Roy Imhoff, veterinarian, raconteur, tennis player and artist whose illustrations have appeared in the Vineyard Gazette since the late 1960s, died on April 4. He was 88 years old, and living in Pompton Plains, N.J. at the time of his death.

Mr. Imhoff began vacationing on the Vineyard in the 1950s, introduced to the Island by a fellow veterinarian. Over the many decades a routine was developed where Mr. Imhoff would spend much of his vacation drawing and then bring the finished pieces to the Gazette office for publication.

“Every place I go I take a sketch book,” Mr. Imhoff said in a 2013 interview with the Gazette. “I have a supportive wife. She takes a book.”

Menemsha was a frequent subject for Mr. Imhoff’s drawings, as was the Agricultural Fair, the Flying Horses, Great Rock Bight. He continued to visit the Vineyard into his early 80s. His work echoed back to a simpler and perhaps quieter time, the illustrations capturing iconic images as well as iconic feelings of a Vineyard summer.

Timeless images captured the feeling of a Vineyard summer. — Roy Imhoff

Mr. Imhoff grew up on Ohio, graduated from Ohio State University veterinary school in 1959, and eventually opened the Nutley Animal Hospital, which he ran with his wife, Jacqueline, for 30 years. He specialized in smaller animals.

“Companion pets, no large animals,” he said in the 2013 interview. “Dogs, cats, reptiles, birds, that kind of thing.”

He began drawing as a kid, was mostly self-taught, and never stopped. His professional life informed his artistic life and vice versa. Working with animals helped keep him present to life, he said. And his chosen art form, illustration, suited this nature.
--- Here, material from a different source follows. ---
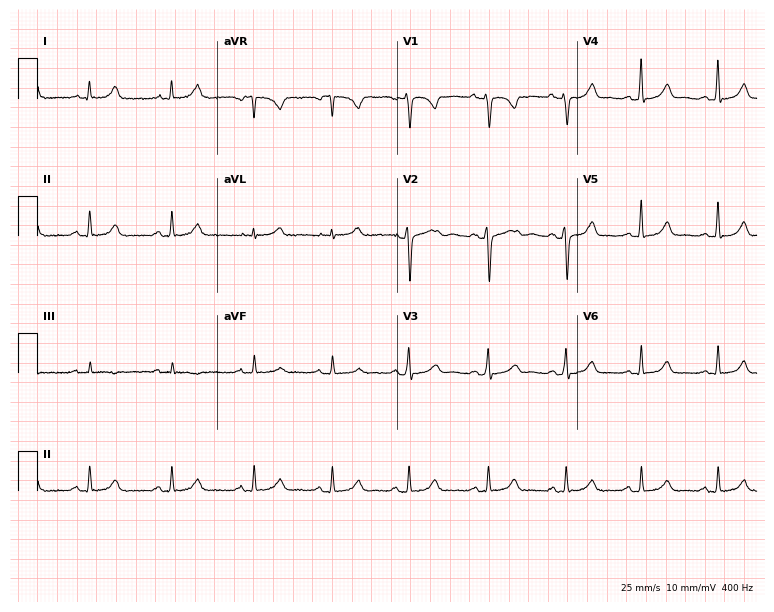
Standard 12-lead ECG recorded from a female, 38 years old. Read as a normal ECG.

“I would like to wing it and do abstraction but I just can’t seem to do it, to get that in my head,” he said. “I’m not that inventive. So I really stick with what I see in my eye.”

He showed his work in galleries on the Vineyard, New Jersey and St. John, and was a contributor to the New Yorker and Gourmet Magazine.

He felt any success he had as an artist was due to hard work.

“I don’t believe a great deal in natural ability,” he said. “I believe in sweat. In my case, it was definitely sweat.”

Most of that sweat found its way into the Vineyard Gazette, where hundreds of his illustrations have been, and continue to be, published.

“I know I’m blowing my own horn but I think it gives the paper class,” he said.

His work also hangs in the permanent collection at the Martha’s Vineyard Hospital.

Mr. Imhoff was predeceased by his wife Jacqueline, and his son Jeff. He is survived by his daughter Julie Ann Viola, son in law Jim Viola, grandson Thomas Viola and granddaughter, Caroline Viola.

There will be a memorial service in New Jersey in late July; details will be forthcoming.